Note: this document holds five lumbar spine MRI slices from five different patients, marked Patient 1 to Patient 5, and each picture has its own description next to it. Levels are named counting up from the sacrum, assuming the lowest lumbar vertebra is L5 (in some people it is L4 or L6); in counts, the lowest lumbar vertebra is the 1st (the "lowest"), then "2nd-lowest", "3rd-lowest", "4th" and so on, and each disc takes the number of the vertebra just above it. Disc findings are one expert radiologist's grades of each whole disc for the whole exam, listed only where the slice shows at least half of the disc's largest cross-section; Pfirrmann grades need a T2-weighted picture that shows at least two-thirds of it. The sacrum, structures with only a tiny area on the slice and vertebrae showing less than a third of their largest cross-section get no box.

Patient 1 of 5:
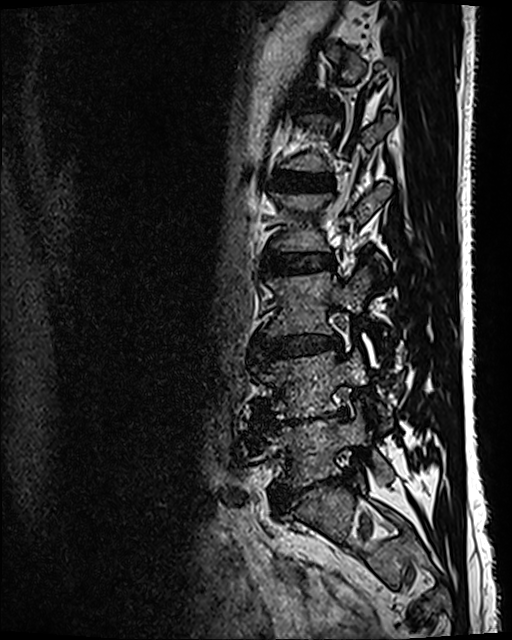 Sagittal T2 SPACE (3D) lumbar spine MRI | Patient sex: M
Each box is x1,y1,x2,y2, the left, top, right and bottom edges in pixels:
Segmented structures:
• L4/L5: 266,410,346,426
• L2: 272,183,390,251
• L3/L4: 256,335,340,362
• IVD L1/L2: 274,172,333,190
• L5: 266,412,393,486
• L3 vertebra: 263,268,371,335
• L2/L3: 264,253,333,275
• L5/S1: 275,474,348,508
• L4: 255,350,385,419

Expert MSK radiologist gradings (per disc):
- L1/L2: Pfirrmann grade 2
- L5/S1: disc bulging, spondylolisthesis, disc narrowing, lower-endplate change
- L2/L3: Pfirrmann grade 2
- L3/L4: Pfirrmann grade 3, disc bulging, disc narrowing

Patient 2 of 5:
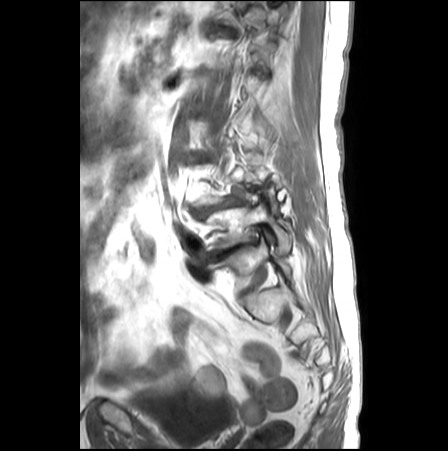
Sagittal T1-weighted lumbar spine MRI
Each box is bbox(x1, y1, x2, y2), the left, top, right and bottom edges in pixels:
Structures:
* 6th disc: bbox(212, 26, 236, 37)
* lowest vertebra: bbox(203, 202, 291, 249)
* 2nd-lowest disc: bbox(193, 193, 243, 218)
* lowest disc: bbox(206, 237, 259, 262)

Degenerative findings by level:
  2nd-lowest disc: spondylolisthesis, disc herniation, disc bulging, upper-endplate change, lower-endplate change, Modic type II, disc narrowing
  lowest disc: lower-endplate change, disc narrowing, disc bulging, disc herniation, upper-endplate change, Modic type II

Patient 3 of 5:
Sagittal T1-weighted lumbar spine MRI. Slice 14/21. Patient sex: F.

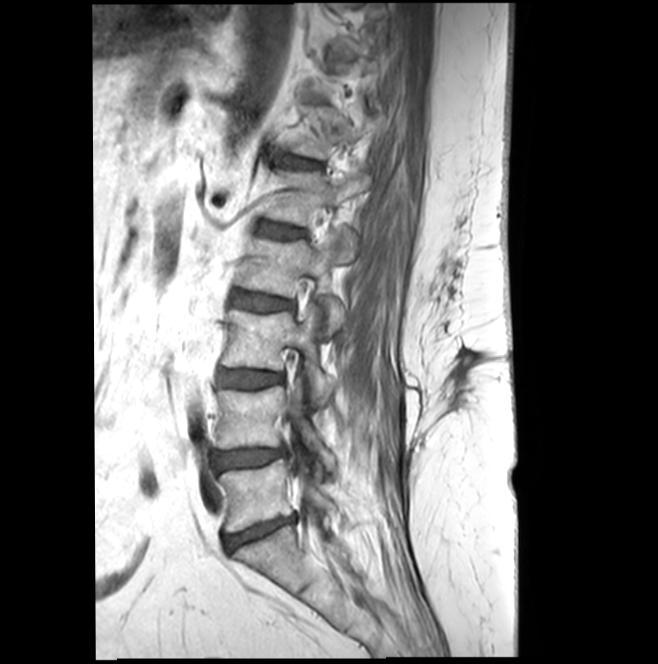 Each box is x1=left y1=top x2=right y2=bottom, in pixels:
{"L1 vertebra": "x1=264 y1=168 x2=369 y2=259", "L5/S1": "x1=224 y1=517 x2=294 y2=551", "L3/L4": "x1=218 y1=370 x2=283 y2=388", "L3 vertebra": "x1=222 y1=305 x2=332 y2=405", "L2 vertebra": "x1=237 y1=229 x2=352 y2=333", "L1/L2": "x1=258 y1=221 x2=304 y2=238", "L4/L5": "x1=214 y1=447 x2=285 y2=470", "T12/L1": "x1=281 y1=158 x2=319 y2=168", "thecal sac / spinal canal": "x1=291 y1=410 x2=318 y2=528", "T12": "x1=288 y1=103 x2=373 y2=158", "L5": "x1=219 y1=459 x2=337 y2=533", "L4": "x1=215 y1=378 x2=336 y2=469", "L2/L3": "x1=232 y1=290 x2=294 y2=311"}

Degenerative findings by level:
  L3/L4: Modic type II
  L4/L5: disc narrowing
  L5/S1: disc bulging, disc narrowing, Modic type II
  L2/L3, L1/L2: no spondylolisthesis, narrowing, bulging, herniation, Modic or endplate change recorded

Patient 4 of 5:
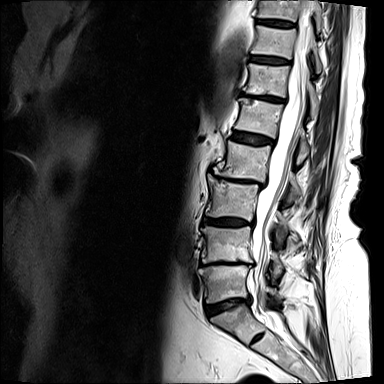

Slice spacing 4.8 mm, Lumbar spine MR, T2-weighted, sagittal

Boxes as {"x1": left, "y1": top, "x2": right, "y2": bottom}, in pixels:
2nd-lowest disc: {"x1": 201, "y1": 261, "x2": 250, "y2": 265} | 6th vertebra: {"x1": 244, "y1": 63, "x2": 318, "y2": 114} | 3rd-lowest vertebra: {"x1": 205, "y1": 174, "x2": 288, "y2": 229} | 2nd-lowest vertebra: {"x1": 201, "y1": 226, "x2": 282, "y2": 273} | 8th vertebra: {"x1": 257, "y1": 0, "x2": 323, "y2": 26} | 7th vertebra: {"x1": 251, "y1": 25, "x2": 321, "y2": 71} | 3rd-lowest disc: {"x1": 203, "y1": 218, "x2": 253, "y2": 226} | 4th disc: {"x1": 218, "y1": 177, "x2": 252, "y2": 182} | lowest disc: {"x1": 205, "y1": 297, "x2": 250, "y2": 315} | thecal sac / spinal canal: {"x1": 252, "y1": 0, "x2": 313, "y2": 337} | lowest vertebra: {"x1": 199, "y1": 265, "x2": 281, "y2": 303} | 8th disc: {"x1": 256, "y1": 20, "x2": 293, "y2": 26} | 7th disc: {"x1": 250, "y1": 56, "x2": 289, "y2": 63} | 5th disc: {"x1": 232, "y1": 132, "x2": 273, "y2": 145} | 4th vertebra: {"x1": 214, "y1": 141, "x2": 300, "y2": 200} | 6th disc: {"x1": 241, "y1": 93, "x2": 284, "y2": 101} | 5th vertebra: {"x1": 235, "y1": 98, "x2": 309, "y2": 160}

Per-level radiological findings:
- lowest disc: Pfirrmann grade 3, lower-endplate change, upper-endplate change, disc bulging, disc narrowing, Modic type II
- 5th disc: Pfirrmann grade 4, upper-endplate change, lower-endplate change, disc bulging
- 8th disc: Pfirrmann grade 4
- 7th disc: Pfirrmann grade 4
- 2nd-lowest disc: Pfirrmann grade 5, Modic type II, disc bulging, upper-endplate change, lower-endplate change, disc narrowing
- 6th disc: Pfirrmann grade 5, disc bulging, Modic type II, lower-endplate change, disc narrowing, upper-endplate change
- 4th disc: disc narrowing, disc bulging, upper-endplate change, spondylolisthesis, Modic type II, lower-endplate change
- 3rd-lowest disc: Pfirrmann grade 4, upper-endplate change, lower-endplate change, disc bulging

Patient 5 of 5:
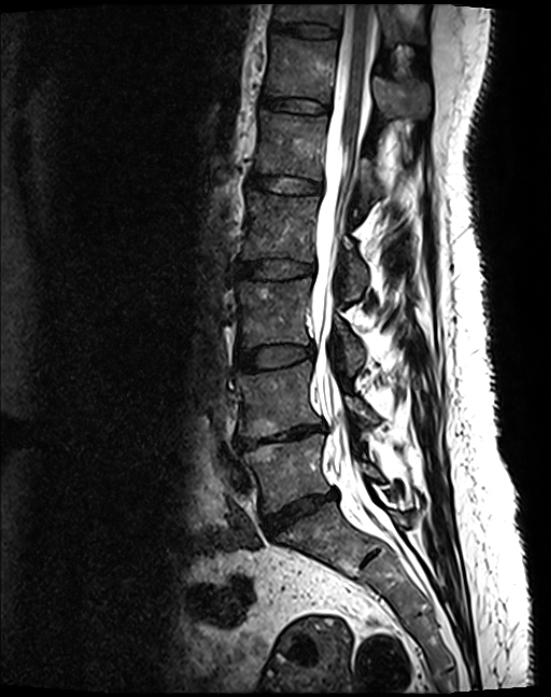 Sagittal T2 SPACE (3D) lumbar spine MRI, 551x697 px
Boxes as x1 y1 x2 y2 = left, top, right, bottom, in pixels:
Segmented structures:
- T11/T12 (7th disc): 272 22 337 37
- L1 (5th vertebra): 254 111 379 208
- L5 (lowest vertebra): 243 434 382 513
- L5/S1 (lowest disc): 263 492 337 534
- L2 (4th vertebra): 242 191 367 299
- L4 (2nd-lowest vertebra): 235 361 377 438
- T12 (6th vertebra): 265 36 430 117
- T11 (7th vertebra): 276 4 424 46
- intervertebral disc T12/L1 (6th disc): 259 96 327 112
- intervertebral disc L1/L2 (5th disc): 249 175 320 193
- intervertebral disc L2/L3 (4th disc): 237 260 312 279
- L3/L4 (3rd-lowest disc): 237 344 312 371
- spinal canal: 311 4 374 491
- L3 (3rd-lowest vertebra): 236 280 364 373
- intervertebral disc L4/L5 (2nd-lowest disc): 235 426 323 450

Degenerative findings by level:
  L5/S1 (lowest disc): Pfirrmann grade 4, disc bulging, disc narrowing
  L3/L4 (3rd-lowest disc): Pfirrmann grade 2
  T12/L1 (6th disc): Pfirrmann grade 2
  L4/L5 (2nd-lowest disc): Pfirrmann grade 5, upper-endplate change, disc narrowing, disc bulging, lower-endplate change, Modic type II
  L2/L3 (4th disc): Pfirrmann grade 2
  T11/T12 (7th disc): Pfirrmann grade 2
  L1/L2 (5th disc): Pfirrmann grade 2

▶ [What this task involves] Transcribe the listing verbatim, pictures excluded.

▶ [Solution to this problem]
Note: this document holds five lumbar spine MRI slices from five different patients, marked Patient 1 to Patient 5, and each picture has its own description next to it. Levels are named counting up from the sacrum, assuming the lowest lumbar vertebra is L5 (in some people it is L4 or L6); in counts, the lowest lumbar vertebra is the 1st (the "lowest"), then "2nd-lowest", "3rd-lowest", "4th" and so on, and each disc takes the number of the vertebra just above it. Disc findings are one expert radiologist's grades of each whole disc for the whole exam, listed only where the slice shows at least half of the disc's largest cross-section; Pfirrmann grades need a T2-weighted picture that shows at least two-thirds of it. The sacrum, structures with only a tiny area on the slice and vertebrae showing less than a third of their largest cross-section get no box.

Patient 1 of 5:
 Sagittal T2 SPACE (3D) lumbar spine MRI | Patient sex: M
Each box is x1,y1,x2,y2, the left, top, right and bottom edges in pixels:
Segmented structures:
• L4/L5: 266,410,346,426
• L2: 272,183,390,251
• L3/L4: 256,335,340,362
• IVD L1/L2: 274,172,333,190
• L5: 266,412,393,486
• L3 vertebra: 263,268,371,335
• L2/L3: 264,253,333,275
• L5/S1: 275,474,348,508
• L4: 255,350,385,419

Expert MSK radiologist gradings (per disc):
- L1/L2: Pfirrmann grade 2
- L5/S1: disc bulging, spondylolisthesis, disc narrowing, lower-endplate change
- L2/L3: Pfirrmann grade 2
- L3/L4: Pfirrmann grade 3, disc bulging, disc narrowing

Patient 2 of 5:
Sagittal T1-weighted lumbar spine MRI
Each box is bbox(x1, y1, x2, y2), the left, top, right and bottom edges in pixels:
Structures:
* 6th disc: bbox(212, 26, 236, 37)
* lowest vertebra: bbox(203, 202, 291, 249)
* 2nd-lowest disc: bbox(193, 193, 243, 218)
* lowest disc: bbox(206, 237, 259, 262)

Degenerative findings by level:
  2nd-lowest disc: spondylolisthesis, disc herniation, disc bulging, upper-endplate change, lower-endplate change, Modic type II, disc narrowing
  lowest disc: lower-endplate change, disc narrowing, disc bulging, disc herniation, upper-endplate change, Modic type II

Patient 3 of 5:
Sagittal T1-weighted lumbar spine MRI. Slice 14/21. Patient sex: F.

 Each box is x1=left y1=top x2=right y2=bottom, in pixels:
{"L1 vertebra": "x1=264 y1=168 x2=369 y2=259", "L5/S1": "x1=224 y1=517 x2=294 y2=551", "L3/L4": "x1=218 y1=370 x2=283 y2=388", "L3 vertebra": "x1=222 y1=305 x2=332 y2=405", "L2 vertebra": "x1=237 y1=229 x2=352 y2=333", "L1/L2": "x1=258 y1=221 x2=304 y2=238", "L4/L5": "x1=214 y1=447 x2=285 y2=470", "T12/L1": "x1=281 y1=158 x2=319 y2=168", "thecal sac / spinal canal": "x1=291 y1=410 x2=318 y2=528", "T12": "x1=288 y1=103 x2=373 y2=158", "L5": "x1=219 y1=459 x2=337 y2=533", "L4": "x1=215 y1=378 x2=336 y2=469", "L2/L3": "x1=232 y1=290 x2=294 y2=311"}

Degenerative findings by level:
  L3/L4: Modic type II
  L4/L5: disc narrowing
  L5/S1: disc bulging, disc narrowing, Modic type II
  L2/L3, L1/L2: no spondylolisthesis, narrowing, bulging, herniation, Modic or endplate change recorded

Patient 4 of 5:

Slice spacing 4.8 mm, Lumbar spine MR, T2-weighted, sagittal

Boxes as {"x1": left, "y1": top, "x2": right, "y2": bottom}, in pixels:
2nd-lowest disc: {"x1": 201, "y1": 261, "x2": 250, "y2": 265} | 6th vertebra: {"x1": 244, "y1": 63, "x2": 318, "y2": 114} | 3rd-lowest vertebra: {"x1": 205, "y1": 174, "x2": 288, "y2": 229} | 2nd-lowest vertebra: {"x1": 201, "y1": 226, "x2": 282, "y2": 273} | 8th vertebra: {"x1": 257, "y1": 0, "x2": 323, "y2": 26} | 7th vertebra: {"x1": 251, "y1": 25, "x2": 321, "y2": 71} | 3rd-lowest disc: {"x1": 203, "y1": 218, "x2": 253, "y2": 226} | 4th disc: {"x1": 218, "y1": 177, "x2": 252, "y2": 182} | lowest disc: {"x1": 205, "y1": 297, "x2": 250, "y2": 315} | thecal sac / spinal canal: {"x1": 252, "y1": 0, "x2": 313, "y2": 337} | lowest vertebra: {"x1": 199, "y1": 265, "x2": 281, "y2": 303} | 8th disc: {"x1": 256, "y1": 20, "x2": 293, "y2": 26} | 7th disc: {"x1": 250, "y1": 56, "x2": 289, "y2": 63} | 5th disc: {"x1": 232, "y1": 132, "x2": 273, "y2": 145} | 4th vertebra: {"x1": 214, "y1": 141, "x2": 300, "y2": 200} | 6th disc: {"x1": 241, "y1": 93, "x2": 284, "y2": 101} | 5th vertebra: {"x1": 235, "y1": 98, "x2": 309, "y2": 160}

Per-level radiological findings:
- lowest disc: Pfirrmann grade 3, lower-endplate change, upper-endplate change, disc bulging, disc narrowing, Modic type II
- 5th disc: Pfirrmann grade 4, upper-endplate change, lower-endplate change, disc bulging
- 8th disc: Pfirrmann grade 4
- 7th disc: Pfirrmann grade 4
- 2nd-lowest disc: Pfirrmann grade 5, Modic type II, disc bulging, upper-endplate change, lower-endplate change, disc narrowing
- 6th disc: Pfirrmann grade 5, disc bulging, Modic type II, lower-endplate change, disc narrowing, upper-endplate change
- 4th disc: disc narrowing, disc bulging, upper-endplate change, spondylolisthesis, Modic type II, lower-endplate change
- 3rd-lowest disc: Pfirrmann grade 4, upper-endplate change, lower-endplate change, disc bulging

Patient 5 of 5:
 Sagittal T2 SPACE (3D) lumbar spine MRI, 551x697 px
Boxes as x1 y1 x2 y2 = left, top, right, bottom, in pixels:
Segmented structures:
- T11/T12 (7th disc): 272 22 337 37
- L1 (5th vertebra): 254 111 379 208
- L5 (lowest vertebra): 243 434 382 513
- L5/S1 (lowest disc): 263 492 337 534
- L2 (4th vertebra): 242 191 367 299
- L4 (2nd-lowest vertebra): 235 361 377 438
- T12 (6th vertebra): 265 36 430 117
- T11 (7th vertebra): 276 4 424 46
- intervertebral disc T12/L1 (6th disc): 259 96 327 112
- intervertebral disc L1/L2 (5th disc): 249 175 320 193
- intervertebral disc L2/L3 (4th disc): 237 260 312 279
- L3/L4 (3rd-lowest disc): 237 344 312 371
- spinal canal: 311 4 374 491
- L3 (3rd-lowest vertebra): 236 280 364 373
- intervertebral disc L4/L5 (2nd-lowest disc): 235 426 323 450

Degenerative findings by level:
  L5/S1 (lowest disc): Pfirrmann grade 4, disc bulging, disc narrowing
  L3/L4 (3rd-lowest disc): Pfirrmann grade 2
  T12/L1 (6th disc): Pfirrmann grade 2
  L4/L5 (2nd-lowest disc): Pfirrmann grade 5, upper-endplate change, disc narrowing, disc bulging, lower-endplate change, Modic type II
  L2/L3 (4th disc): Pfirrmann grade 2
  T11/T12 (7th disc): Pfirrmann grade 2
  L1/L2 (5th disc): Pfirrmann grade 2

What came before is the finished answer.